Dit vertelt u ook aan onze bewindvoerders? Hoe reageren ze daarop?

Van de Cloot: “Zij luisteren en lijken meer dan ­gewoonlijk ontvankelijk voor advies. Ons gezondheidssysteem lijkt te werken. Oef. We mogen al die mensen die hun job zo uitmuntend uitvoeren daar zeer dankbaar voor zijn. Zij maken het verschil.
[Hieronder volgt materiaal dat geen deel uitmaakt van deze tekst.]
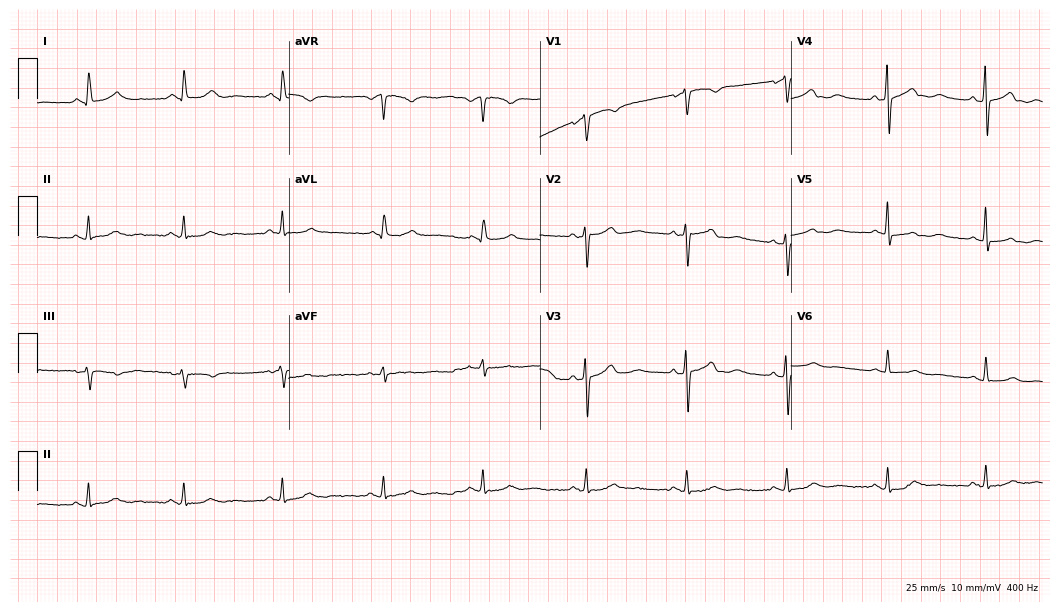
12-lead ECG from a woman, 63 years old. Recorded interpretation: within normal limits.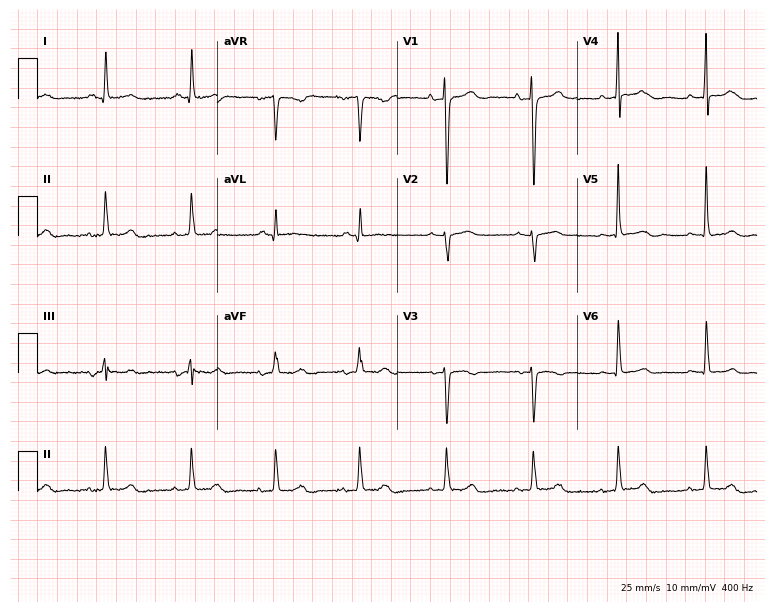
Electrocardiogram (7.3-second recording at 400 Hz), a 70-year-old woman. Overall reading on record: normal ECG.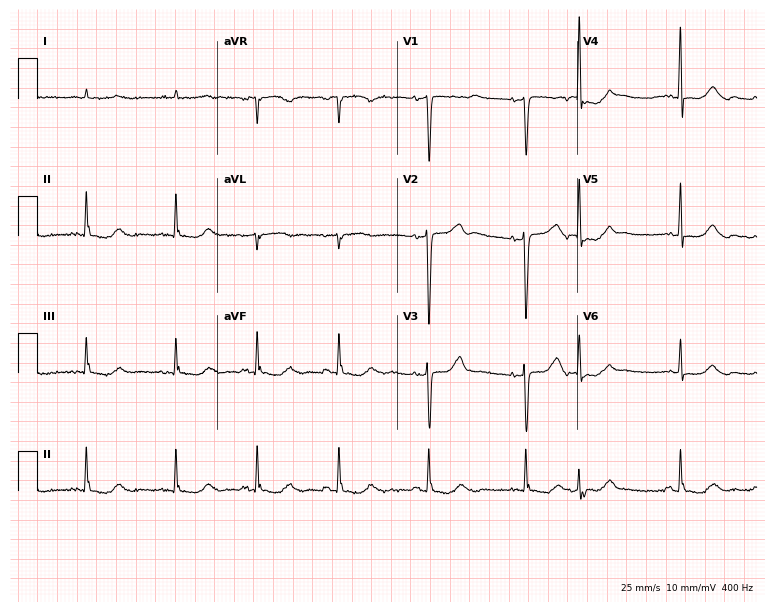
Electrocardiogram, a 73-year-old male. Of the six screened findings (first-degree AV block, right bundle branch block, left bundle branch block, sinus bradycardia, atrial fibrillation, sinus tachycardia), none is recorded. Only these six findings were labelled.

Over hun werk moet niet te veel gepalaverd worden. Wel over de economische maatregelen. Zoals: hoeveel budget is er eigenlijk voor tijdelijke werkloosheid? Welke sectoren moeten zeker geholpen ­worden? Dáár moet het parlement over discussiëren.”

Misschien moet het parlement dan ook dis­cussiëren over de opvang van vluchte­lingen in tijden van corona? Dienst Vreemde­lingen­zaken registreert geen nieuwe asielaanvragen meer en voor nieuwe asiel­zoekers is geen opvang meer voorzien.

Van de Cloot: “Zonder twijfel. Het Brusselse Samusocial vangt ook geen daklozen meer op omwille van het besmettingsrisico. Dat kan echt niet. Dit is zo’n moment waarop we in onze samenleving het beste en het slechtste naar boven zien komen.”